Series Calculus [mathematical induction] evolution

for N squared, cubed, et cetera:

 

Exponential Powers as a Series

 

            Here I will explain the principles and the notation I will use to denote or “notate” a series formula or series expression of a mathematical reality.  The notation I am using here is not necessarily the same as you will find in other math books, but it is similar, and my intention was to use a method of notation that is clear.

            First, a sequence or series can be said to be comprised of separate elements or terms.  Each element or term follows, or grows out of, the previous element or term, by the computation of a particular formula.  We are going to start with the most simple formula.  Later they will get more complex.  But remember!  Every formula will be reduced or de-constructed to a series of additions.

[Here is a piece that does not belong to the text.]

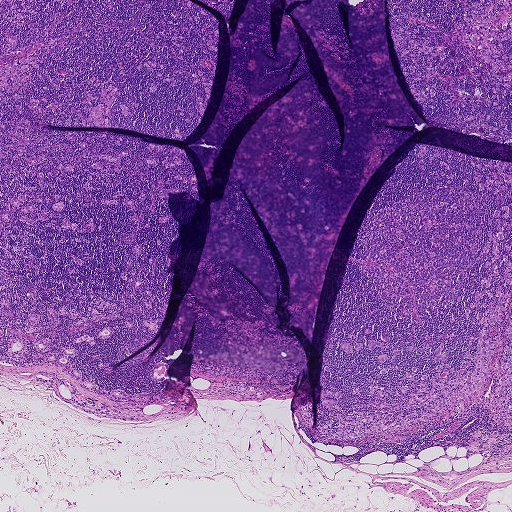
A 1.9-mm field of an H&E-stained sentinel lymph node from a breast-cancer patient (whole-slide image), shown at about 2.5×, about 3.6 µm per pixel.
Outlines of three tumour regions, largest first (closed clockwise paths, crop pixels): region 1: (0, 0), (219, 20), (184, 138), (52, 126), (197, 172), (114, 367), (155, 341), (159, 336), (190, 387), (193, 356), (300, 375), (319, 402), (325, 347), (414, 341), (353, 245), (443, 180), (419, 142), (511, 161), (511, 432), (324, 440), (290, 411), (289, 390), (241, 399), (154, 382), (165, 362), (150, 357), (148, 353), (154, 344), (116, 368), (111, 368), (132, 313), (71, 364), (163, 402), (87, 412), (3, 361); region 2: (387, 0), (511, 0), (511, 146), (432, 126), (400, 69); region 3: (198, 0), (235, 0), (230, 18), (225, 18).
About 50% of this field is tumour.

            The symbol for the elements of the series will be the capital letter K.  The first element will be K sub zero (K0).  The second will be K sub one (K1) and so on.  In any of the formulas, we may include in our formula a value that has an immediate relationship with the previous element.  We refer to each element as K sub en (Kn), where the n stands for the number of the element ( 0 to ¥).  That symbol that looks something like a number 8 taking a rest or ¥ is a symbol for infinity.  Obviously, K1 is the first element and K2 is the second element and so on.  We may have to fudge a little on the K0 element.  Sometimes we think of K0 as the first element.  However, in nature, there is no K0 element that we can identify, because that would mean the element that existed before the first element, and that is like saying we know what existed before the beginning of physical reality.  Therefore, the K0 element is usually going to be equal to zero.  Only if there is some good reason will the K0 element be equal to some value other than zero.  When we include in our formula one of those references to a previous element, we will use the notation K sub en minus one (K(n-1) ).  That symbol (K(n-1) ) means the value which is the previous element.  If that is not perfectly clear, I will try to make it perfectly clear shortly.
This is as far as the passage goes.